Ben oui, c’est comme ça, demandez à Roald Dahl, les sorcières sont partout. Celle-ci, humiliée publiquement par notre Kyle, tout de même passablement con, décide de se venger et lui refait la façade en mode maori-chauve-à-percings : il restera comme ça toute sa vie s’il ne trouve pas, avant un an, quelqu’un pour lui dire « je t’aime ». Et, c’est évidemment la gentille Lindy qui va faire l’objet de son choix.
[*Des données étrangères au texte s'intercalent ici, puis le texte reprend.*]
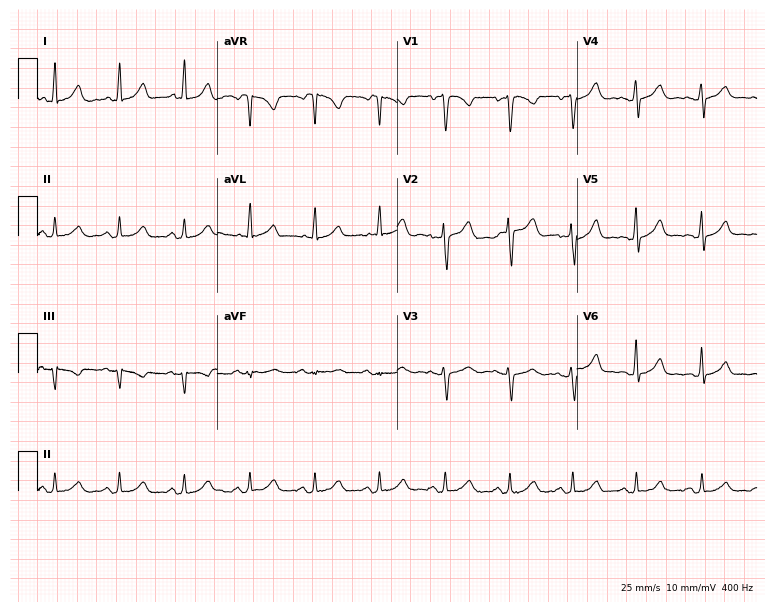
Resting 12-lead electrocardiogram. Patient: a 43-year-old female. Read as a normal ECG.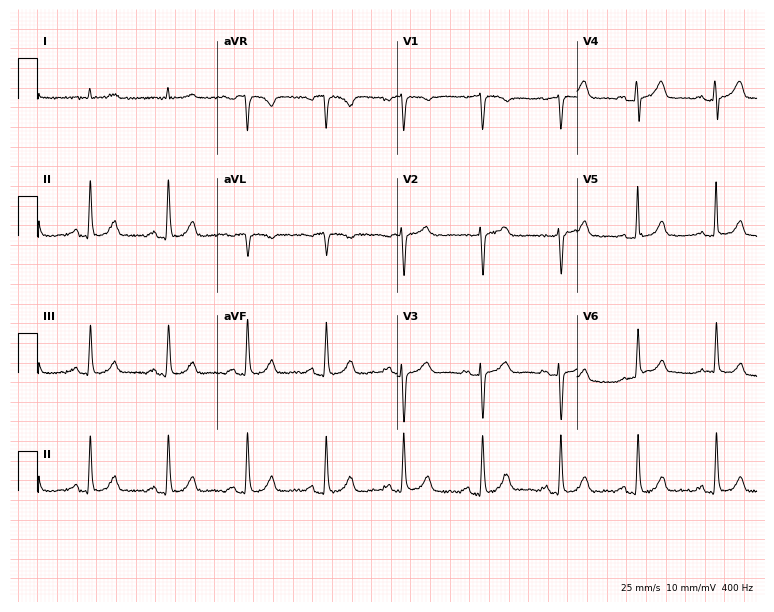
Resting 12-lead electrocardiogram (7.3-second recording at 400 Hz). Patient: a 75-year-old woman. None of these six findings is recorded: first-degree AV block, right bundle branch block, left bundle branch block, sinus bradycardia, atrial fibrillation, sinus tachycardia.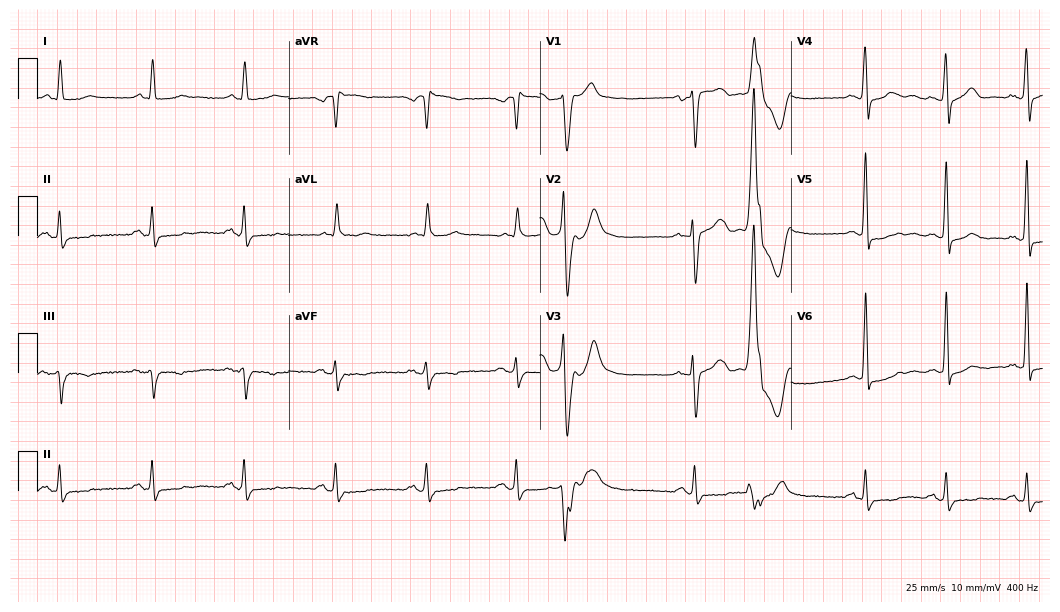
Standard 12-lead ECG recorded from a man, 74 years old. None of these six findings is recorded: first-degree AV block, right bundle branch block, left bundle branch block, sinus bradycardia, atrial fibrillation, sinus tachycardia. Only these six findings were labelled.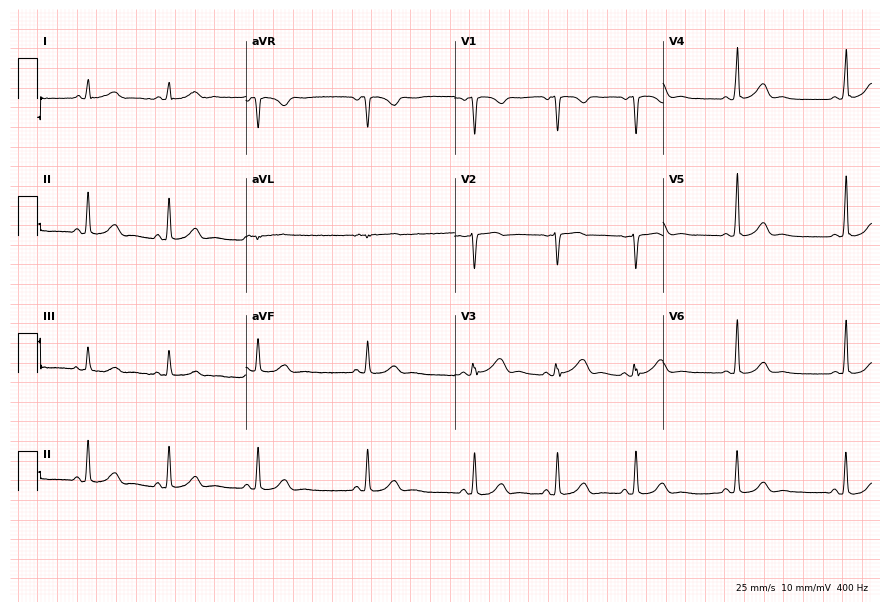
Resting 12-lead electrocardiogram. Patient: a female, 28 years old. Read as a normal ECG.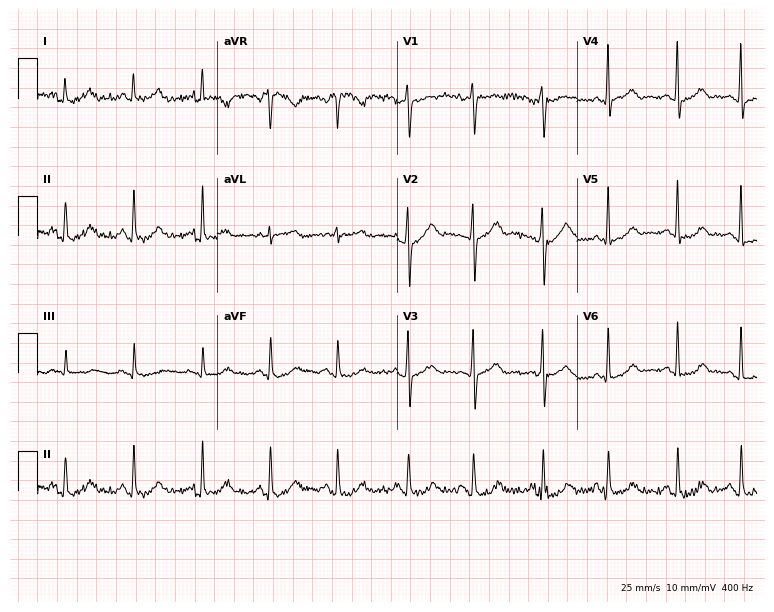
Standard 12-lead ECG recorded from a woman, 52 years old (7.3-second recording at 400 Hz). None of these six findings is recorded: first-degree AV block, right bundle branch block (RBBB), left bundle branch block (LBBB), sinus bradycardia, atrial fibrillation (AF), sinus tachycardia. Other findings, if any, are not listed.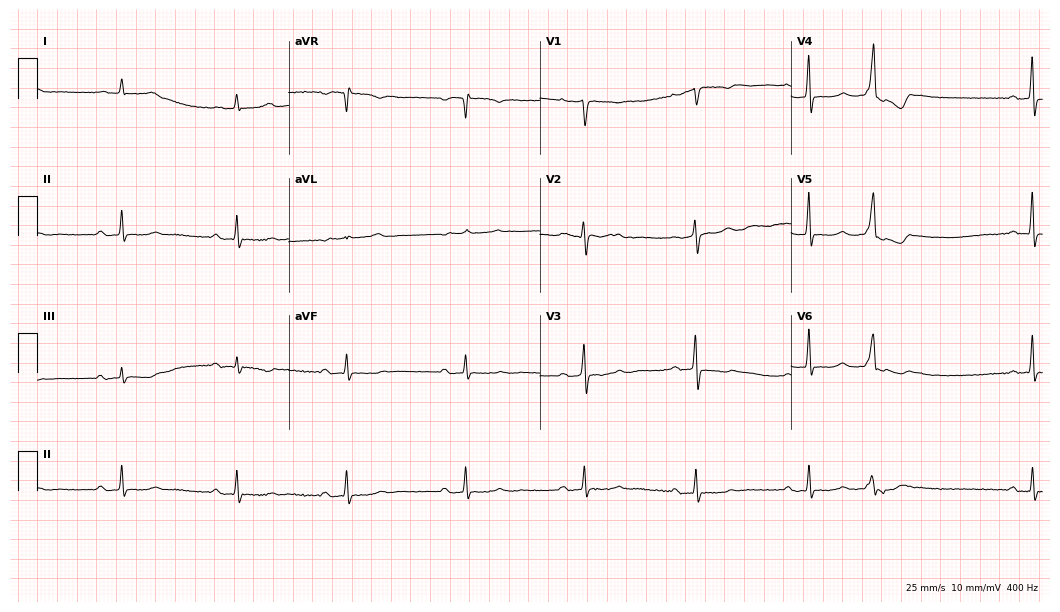
ECG (10.2-second recording at 400 Hz) — an 82-year-old female. Screened for six findings — first-degree AV block, right bundle branch block, left bundle branch block, sinus bradycardia, atrial fibrillation, sinus tachycardia — none is recorded. Findings outside these six are not listed.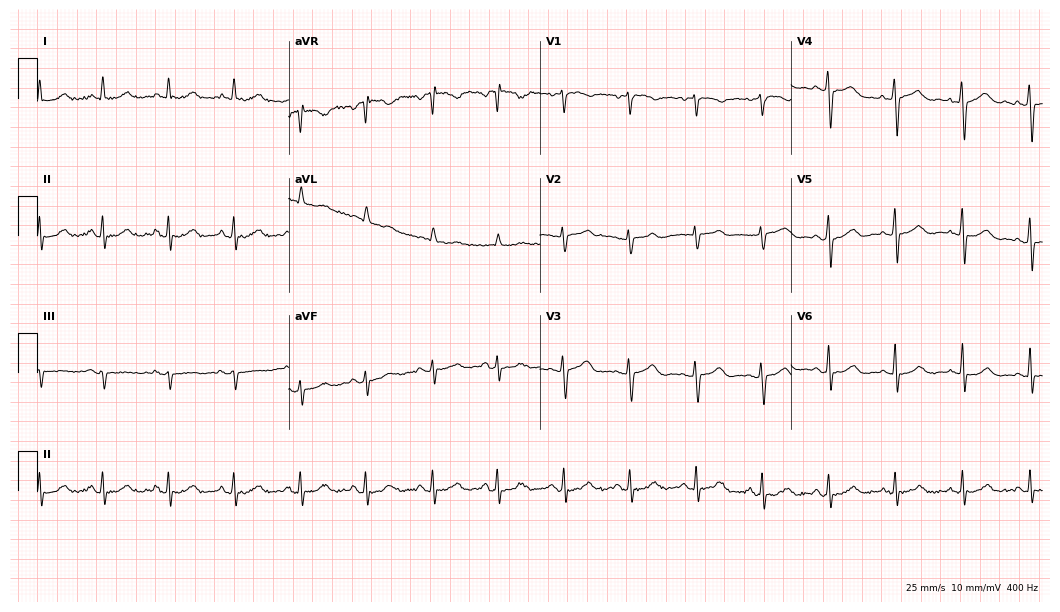
Resting 12-lead electrocardiogram (10.2-second recording at 400 Hz). Patient: a female, 61 years old. Read as a normal ECG.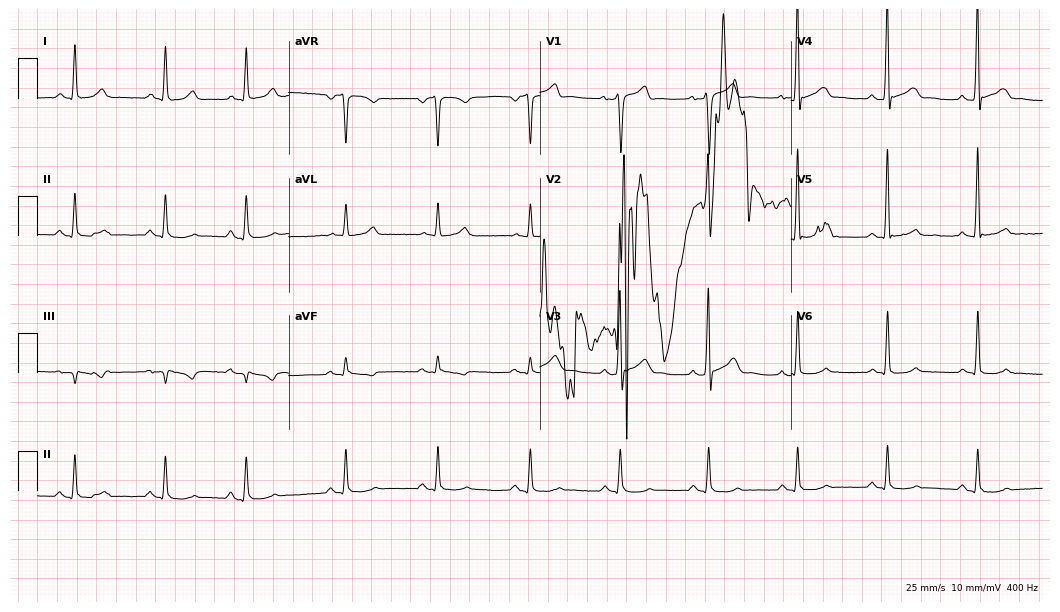
12-lead ECG from a man, 57 years old (10.2-second recording at 400 Hz). No first-degree AV block, right bundle branch block (RBBB), left bundle branch block (LBBB), sinus bradycardia, atrial fibrillation (AF) or sinus tachycardia recorded for this tracing. Only these six findings were labelled.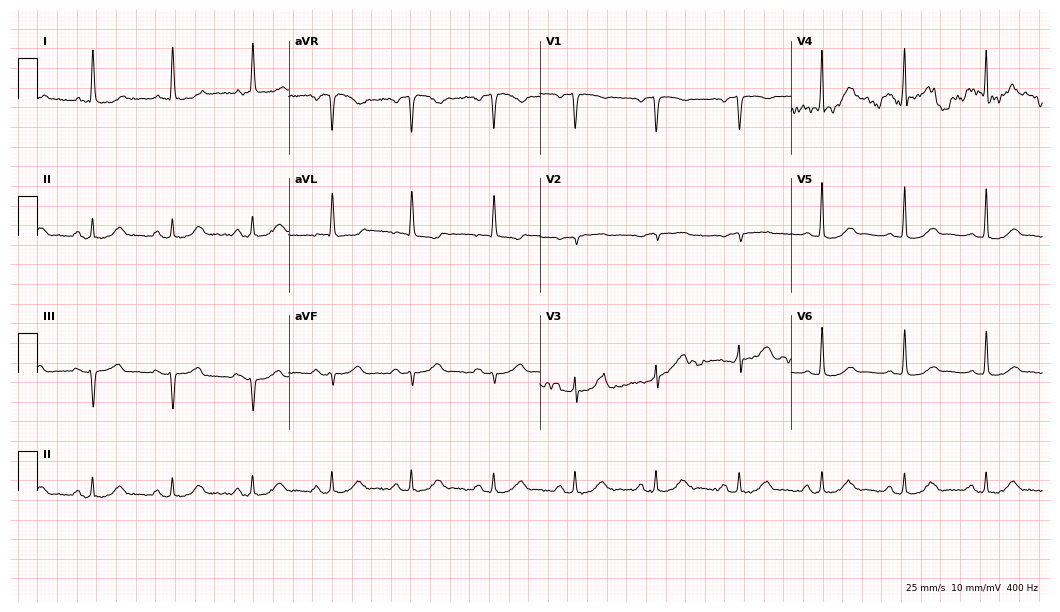
ECG (10.2-second recording at 400 Hz) — a 68-year-old female. Screened for six findings — first-degree AV block, right bundle branch block (RBBB), left bundle branch block (LBBB), sinus bradycardia, atrial fibrillation (AF), sinus tachycardia — none is recorded. Other findings, if any, are not listed.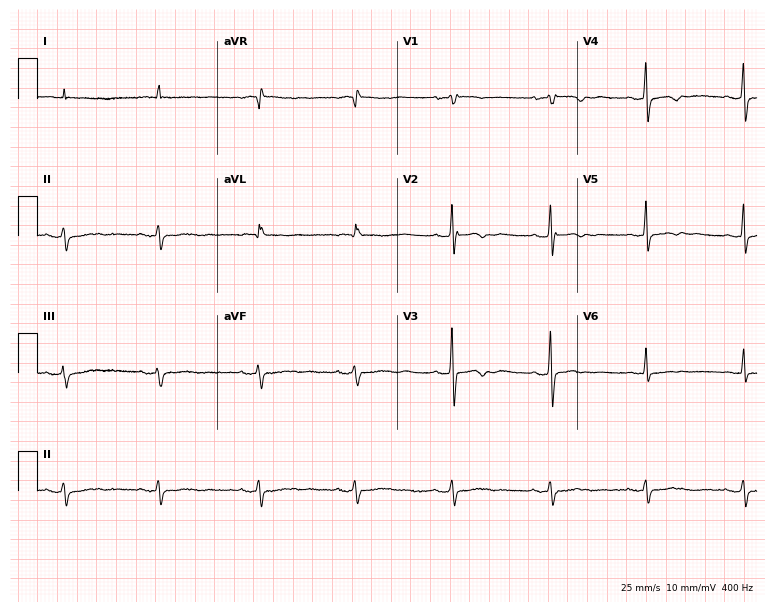
ECG (7.3-second recording at 400 Hz) — a female, 71 years old. Labelled as a normal ECG.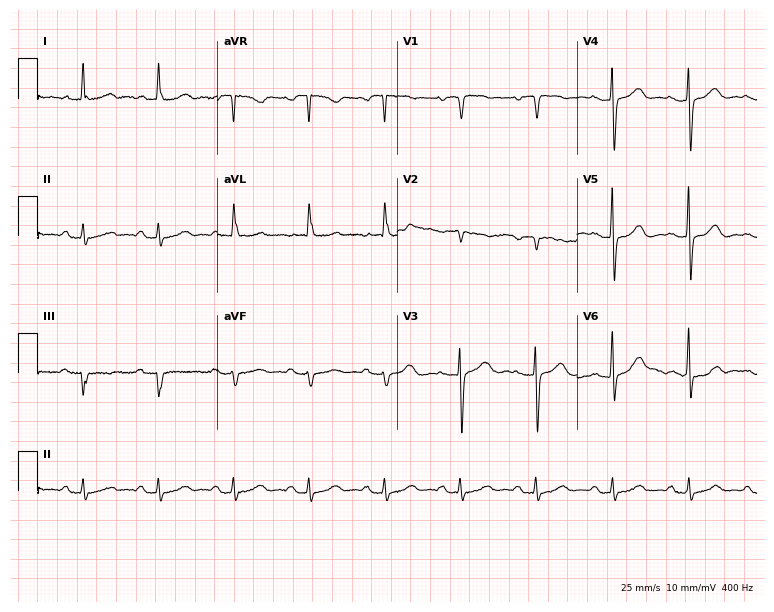
Resting 12-lead electrocardiogram (7.3-second recording at 400 Hz). Patient: an 80-year-old female. None of these six findings is recorded: first-degree AV block, right bundle branch block (RBBB), left bundle branch block (LBBB), sinus bradycardia, atrial fibrillation (AF), sinus tachycardia. Findings outside these six are not listed.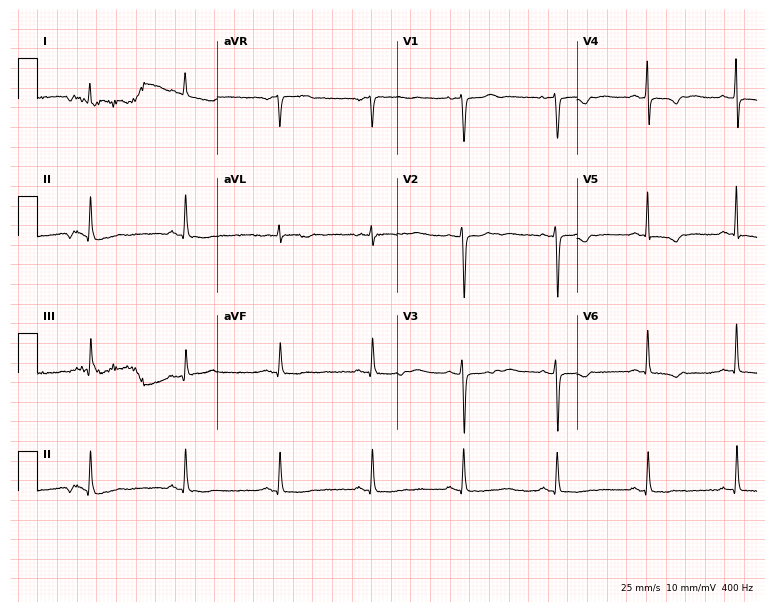
12-lead ECG from an 85-year-old female patient. No first-degree AV block, right bundle branch block (RBBB), left bundle branch block (LBBB), sinus bradycardia, atrial fibrillation (AF) or sinus tachycardia recorded for this tracing. Only these six findings were labelled.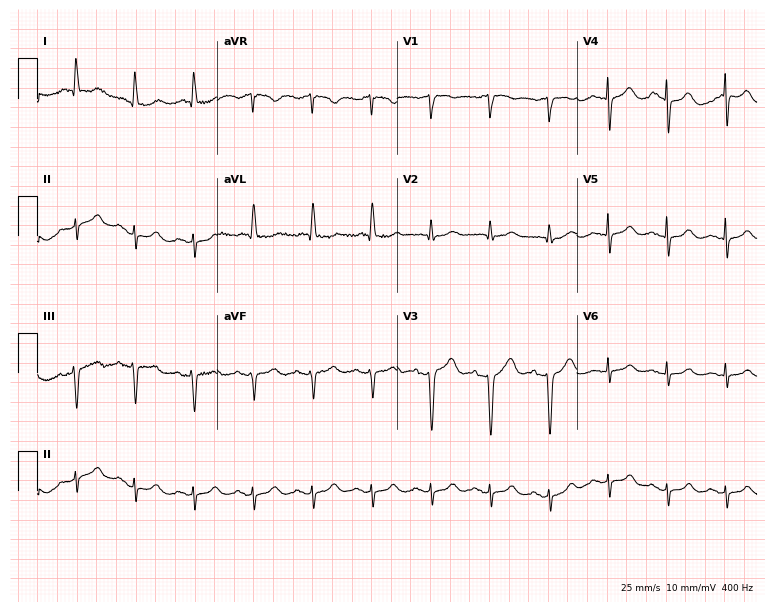
Electrocardiogram, a female patient, 84 years old. Of the six screened findings (first-degree AV block, right bundle branch block, left bundle branch block, sinus bradycardia, atrial fibrillation, sinus tachycardia), none is recorded. Findings outside these six are not listed.

On ne s’étendra pas sur la conclusion du film, prévisible comme on n’en fait plus (pas même un soupçon de suspens, pas même un doute, rien). On appréciera tout de même l’aspect particulièrement peu crédible et tiré par les cheveux de la raison pour laquelle Lindy se retrouve enfermée dans le « château » de Kyle-difforme (appelé désormais Hunter, ce qui est vachement plus cool). Tout, dans la relation « à construire » entre Kyle et Lindy, respire la facilité, l’approche la plus premier degré possible de son sujet : offrir du rêve niaiseux, à bon marché, sans le moindre risque d’opposer une contrariété quelconque à son auditoire. Gros bémol pour les distributeurs : à sortir un machin pareil, autant que ce soit pour la Saint-Valentin…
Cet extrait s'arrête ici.